Problem details
Print the data below again in full, exactly as it stands, with no images.

------------------------------------------------------------

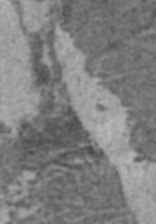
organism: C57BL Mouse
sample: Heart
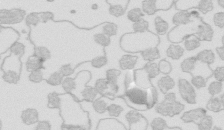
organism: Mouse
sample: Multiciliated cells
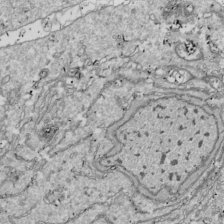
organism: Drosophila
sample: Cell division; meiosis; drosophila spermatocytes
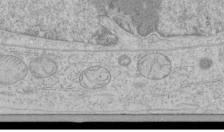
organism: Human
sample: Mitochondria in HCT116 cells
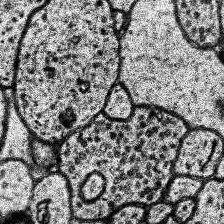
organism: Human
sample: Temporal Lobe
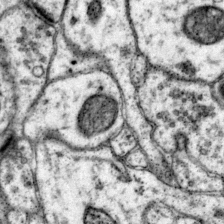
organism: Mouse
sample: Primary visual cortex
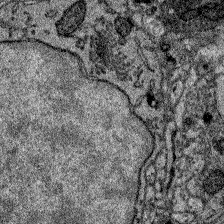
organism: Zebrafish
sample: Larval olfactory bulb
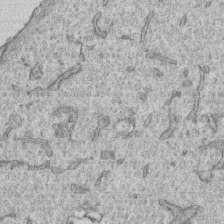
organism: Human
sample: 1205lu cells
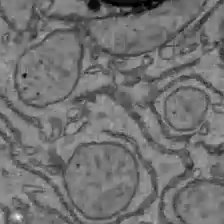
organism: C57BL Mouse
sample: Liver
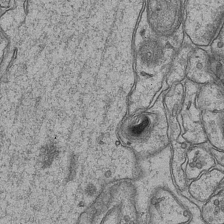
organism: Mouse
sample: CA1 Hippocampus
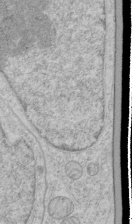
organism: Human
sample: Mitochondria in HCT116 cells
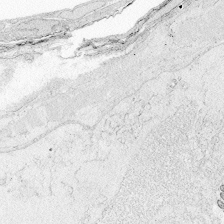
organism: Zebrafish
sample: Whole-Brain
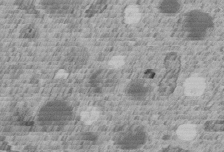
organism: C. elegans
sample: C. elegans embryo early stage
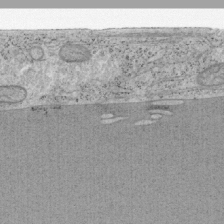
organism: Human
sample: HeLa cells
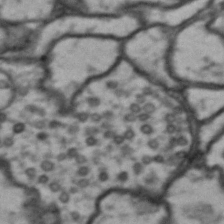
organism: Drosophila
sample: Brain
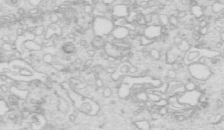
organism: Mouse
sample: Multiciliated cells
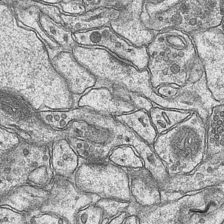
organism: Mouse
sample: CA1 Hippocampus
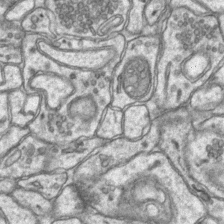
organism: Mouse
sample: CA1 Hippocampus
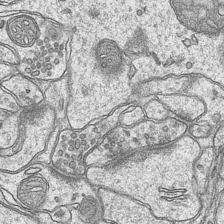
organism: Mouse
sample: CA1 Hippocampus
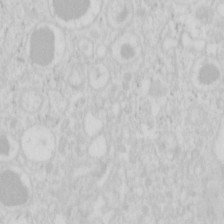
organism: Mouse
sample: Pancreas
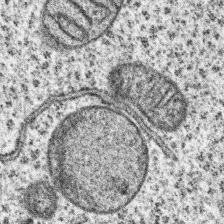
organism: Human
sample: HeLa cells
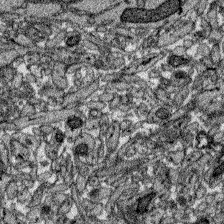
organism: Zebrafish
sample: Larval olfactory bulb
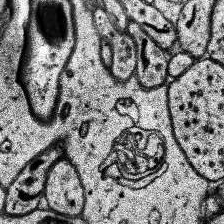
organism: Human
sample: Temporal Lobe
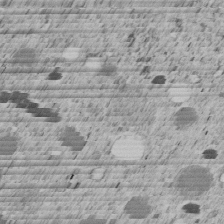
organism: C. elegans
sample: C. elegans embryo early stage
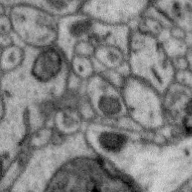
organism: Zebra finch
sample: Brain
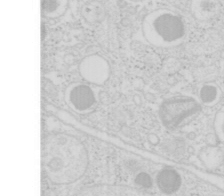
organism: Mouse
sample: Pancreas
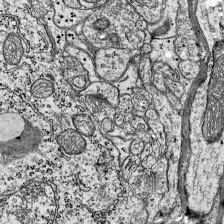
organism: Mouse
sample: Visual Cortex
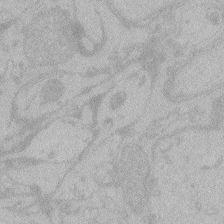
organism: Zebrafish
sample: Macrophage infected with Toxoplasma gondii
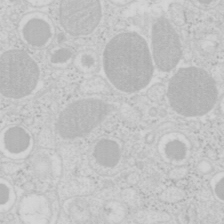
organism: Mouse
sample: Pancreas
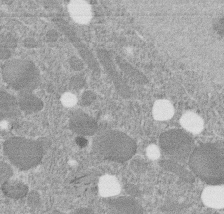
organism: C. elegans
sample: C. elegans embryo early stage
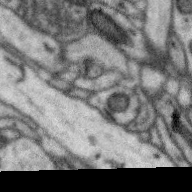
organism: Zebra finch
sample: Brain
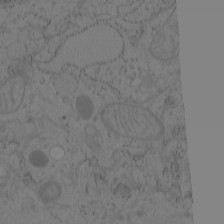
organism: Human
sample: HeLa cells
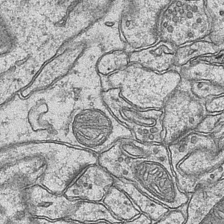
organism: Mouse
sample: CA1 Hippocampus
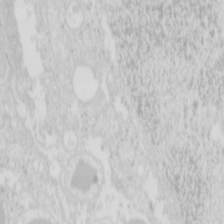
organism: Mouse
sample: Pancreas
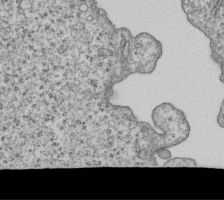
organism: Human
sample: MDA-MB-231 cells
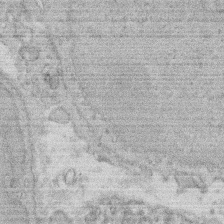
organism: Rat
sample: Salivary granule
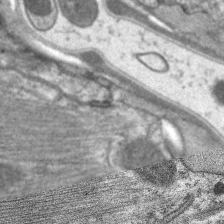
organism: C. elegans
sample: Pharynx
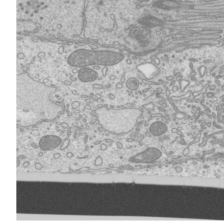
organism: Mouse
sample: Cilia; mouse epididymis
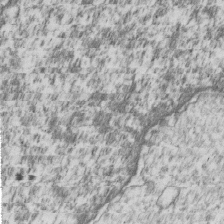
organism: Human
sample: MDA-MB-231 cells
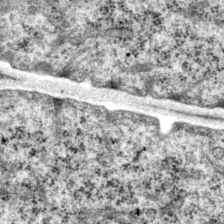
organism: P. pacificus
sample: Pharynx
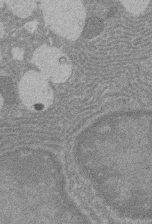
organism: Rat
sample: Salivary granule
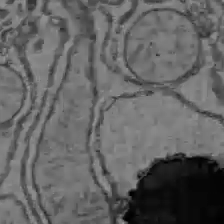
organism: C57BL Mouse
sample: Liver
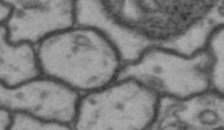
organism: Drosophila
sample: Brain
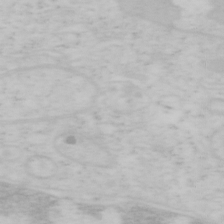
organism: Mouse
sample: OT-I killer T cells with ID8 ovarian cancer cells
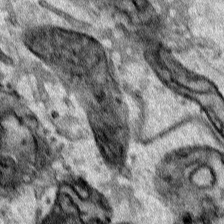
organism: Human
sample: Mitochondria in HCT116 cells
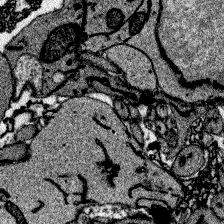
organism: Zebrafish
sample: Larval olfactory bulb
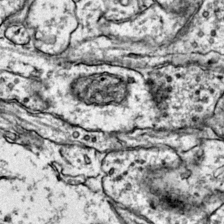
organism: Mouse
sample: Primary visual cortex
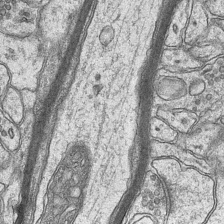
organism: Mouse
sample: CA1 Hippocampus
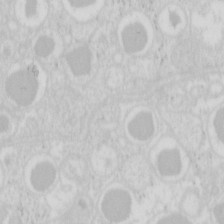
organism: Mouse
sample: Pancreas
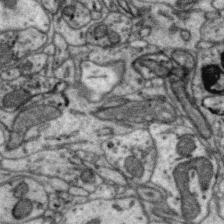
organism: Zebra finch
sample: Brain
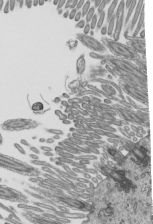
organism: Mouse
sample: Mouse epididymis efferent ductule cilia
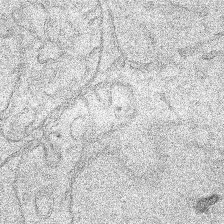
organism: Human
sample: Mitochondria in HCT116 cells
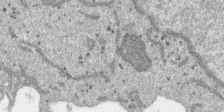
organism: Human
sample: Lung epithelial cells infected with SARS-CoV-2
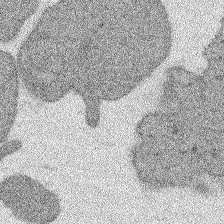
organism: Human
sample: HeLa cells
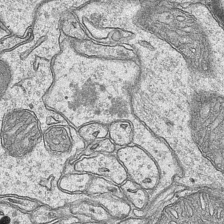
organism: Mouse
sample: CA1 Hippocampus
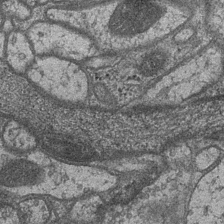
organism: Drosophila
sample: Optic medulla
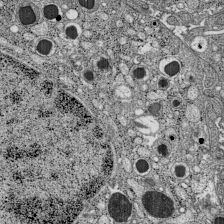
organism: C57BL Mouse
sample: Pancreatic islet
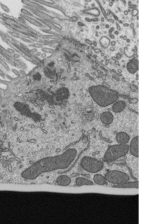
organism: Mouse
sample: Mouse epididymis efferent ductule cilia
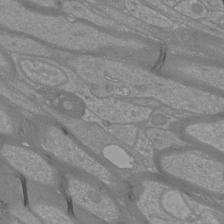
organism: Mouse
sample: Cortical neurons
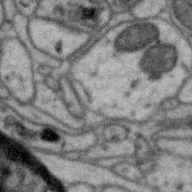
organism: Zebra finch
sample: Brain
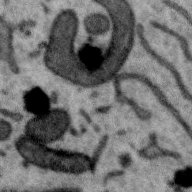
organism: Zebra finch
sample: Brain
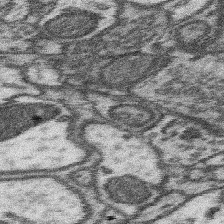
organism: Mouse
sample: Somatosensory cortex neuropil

------------------------------------------------------------

Answer area
organism: C57BL Mouse
sample: Heart
organism: Mouse
sample: Multiciliated cells
organism: Drosophila
sample: Cell division; meiosis; drosophila spermatocytes
organism: Human
sample: Mitochondria in HCT116 cells
organism: Human
sample: Temporal Lobe
organism: Mouse
sample: Primary visual cortex
organism: Zebrafish
sample: Larval olfactory bulb
organism: Human
sample: 1205lu cells
organism: C57BL Mouse
sample: Liver
organism: Mouse
sample: CA1 Hippocampus
organism: Human
sample: Mitochondria in HCT116 cells
organism: Zebrafish
sample: Whole-Brain
organism: C. elegans
sample: C. elegans embryo early stage
organism: Human
sample: HeLa cells
organism: Drosophila
sample: Brain
organism: Mouse
sample: Multiciliated cells
organism: Mouse
sample: CA1 Hippocampus
organism: Mouse
sample: CA1 Hippocampus
organism: Mouse
sample: CA1 Hippocampus
organism: Mouse
sample: Pancreas
organism: Human
sample: HeLa cells
organism: Zebrafish
sample: Larval olfactory bulb
organism: Human
sample: Temporal Lobe
organism: C. elegans
sample: C. elegans embryo early stage
organism: Zebra finch
sample: Brain
organism: Mouse
sample: Pancreas
organism: Mouse
sample: Visual Cortex
organism: Zebrafish
sample: Macrophage infected with Toxoplasma gondii
organism: Mouse
sample: Pancreas
organism: C. elegans
sample: C. elegans embryo early stage
organism: Zebra finch
sample: Brain
organism: Human
sample: HeLa cells
organism: Mouse
sample: CA1 Hippocampus
organism: Mouse
sample: Pancreas
organism: Human
sample: MDA-MB-231 cells
organism: Rat
sample: Salivary granule
organism: C. elegans
sample: Pharynx
organism: Mouse
sample: Cilia; mouse epididymis
organism: Human
sample: MDA-MB-231 cells
organism: P. pacificus
sample: Pharynx
organism: Rat
sample: Salivary granule
organism: C57BL Mouse
sample: Liver
organism: Drosophila
sample: Brain
organism: Mouse
sample: OT-I killer T cells with ID8 ovarian cancer cells
organism: Human
sample: Mitochondria in HCT116 cells
organism: Zebrafish
sample: Larval olfactory bulb
organism: Mouse
sample: Primary visual cortex
organism: Mouse
sample: CA1 Hippocampus
organism: Mouse
sample: Pancreas
organism: Zebra finch
sample: Brain
organism: Mouse
sample: Mouse epididymis efferent ductule cilia
organism: Human
sample: Mitochondria in HCT116 cells
organism: Human
sample: Lung epithelial cells infected with SARS-CoV-2
organism: Human
sample: HeLa cells
organism: Mouse
sample: CA1 Hippocampus
organism: Drosophila
sample: Optic medulla
organism: C57BL Mouse
sample: Pancreatic islet
organism: Mouse
sample: Mouse epididymis efferent ductule cilia
organism: Mouse
sample: Cortical neurons
organism: Zebra finch
sample: Brain
organism: Zebra finch
sample: Brain
organism: Mouse
sample: Somatosensory cortex neuropil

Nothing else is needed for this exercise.